The result on the input image is still incorrect. I am unsure if the binary release I have used is really a 4.1.0 release or if this an intermediary build.
thank you
That binary is based on latest Tesseract sources (Git master).
@CanadianHusky: you can copy and paste terminal output by mouse select (with left button, and if you then click with right in terminal you have selection in clipboard) - it is more useful than screenshots.
I made test with the latest code (5.0.0-alpha-50-g3f4dc) and best tessdata:
> tesseract i2062.png - --dpi 175 -c min_characters_to_try=10 --psm 0 -l eng
Warning, detects only orientation with -l eng
Warning. Invalid resolution 0 dpi. Using 70 instead.
Page number: 0
Orientation in degrees: 270
Rotate: 90
Orientation confidence: 14.00
Script: Latin
Script confidence: -nan(ind)
But if I skip language specification (eng should be used anyway) I got different result:
> tesseract i2062.png - --dpi 175 -c min_characters_to_try=10 --psm 0
Warning.
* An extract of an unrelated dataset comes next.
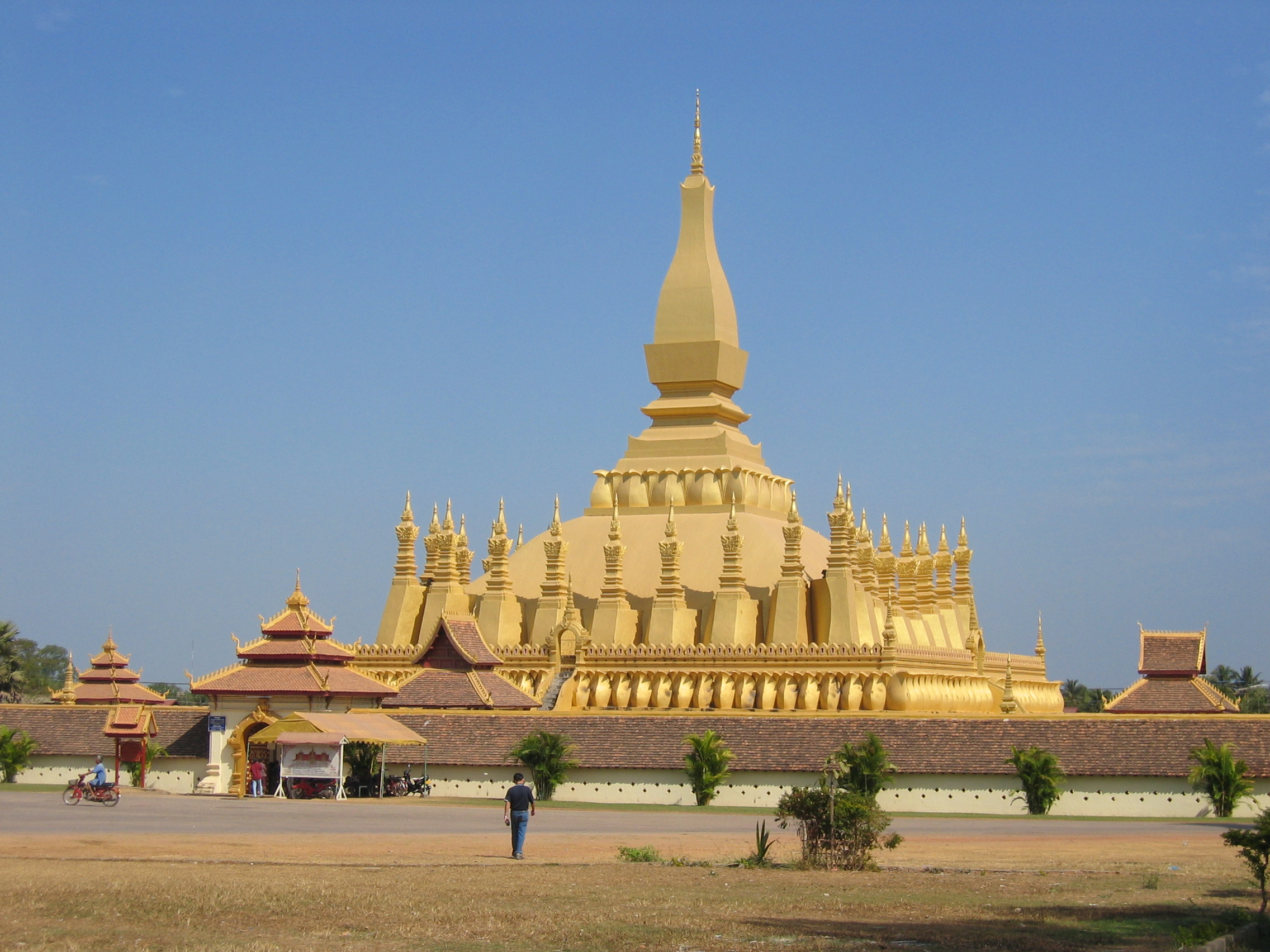 Tempel Pha That Luang Vientiane Laos

Invalid resolution 0 dpi. Using 70 instead.
Page number: 0
Orientation in degrees: 0
Rotate: 0
Orientation confidence: 0.28
Script: Greek
Script confidence: 4.36
Detection of orientation is correct, but script is wrong. This is quiet strange that specification of eng language is cause different result...
And using tessdata
(e.g. not fast, not best) provide correct result:
tesseract i2062.png - --psm 0 --tessdata-dir tessdata -c min_characters_to_try=10 -l eng
Warning, detects only orientation with -l eng
Warning: Invalid resolution 0 dpi. Using 70 instead.
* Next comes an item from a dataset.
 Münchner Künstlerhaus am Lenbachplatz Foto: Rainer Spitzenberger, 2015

Estimating resolution as 174
Page number: 0
Orientation in degrees: 0
Rotate: 0
Orientation confidence: 0.54
Script: Latin
Script confidence: 33.33
Seems like LSTM model is not able to detect correctly orientation on this kind of images (Too few characters), but legacy is working fine:
pi@raspberrypi:/usr/src/test $ tesseract i2062.png - --psm 0 --tessdata-dir tessdata --oem 0 --dpi 175 -c min_characters_to_try=10 -l eng
Warning, detects only orientation with -l eng
Page number: 0
Orientation in degrees: 0
Rotate: 0
Orientation confidence: 0.54
Script: Latin
Script confidence: 33.33
pi@raspberrypi:/usr/src/test $ tesseract i2062.png - --psm 0 --tessdata-dir tessdata --oem 1 --dpi 175 -c min_characters_to_try=10 -l eng
Warning, detects only orientation with -l eng
Page number: 0
Orientation in degrees: 270
Rotate: 90
Orientation confidence: 14.00
Script: Latin
Script confidence: nan
pi@raspberrypi:/usr/src/test $ tesseract i2062.png - --psm 0 --tessdata-dir tessdata --oem 2 --dpi 175 -c min_characters_to_try=10 -l eng
Warning, detects only orientation with -l eng
Page number: 0
Orientation in degrees: 0
Rotate: 0
Orientation confidence: 0.54
Script: Latin
Script confidence: 33.33
pi@raspberrypi:/usr/src/test $ tesseract i2062.png - --psm 0 --tessdata-dir tessdata --oem 3 --dpi 175 -c min_characters_to_try=10 -l eng
Warning, detects only orientation with -l eng
Page number: 0
Orientation in degrees: 0
Rotate: 0
Orientation confidence: 0.54
Script: Latin
Script confidence: 33.33
More details, that can bring some light how it works:
If there is not language specification - only osd.traineddata
is used (according strace report) That is reason why Script detection is not correct.
When there is specification of language -l eng
then:
eng.traineddata
is openedosd.traineddata
is opened... I am not sure if we can/want do something with this.
As soon as I see a stable binary release that I can test, I will try those suggested command line options. if using --oem option with the correct value is able to detect correct orientation and a reasonable confidence value, that is sufficient. It does not matter to me personally if the detection is done with LSTM or legacy code. Of course it is very desirable that this sort of orientation detection works as fast as possible. I appreciate the provided information. Thank you @zdenop
If my observation is correct you do not need to wait for stable release: just use tessdata repository for OSD.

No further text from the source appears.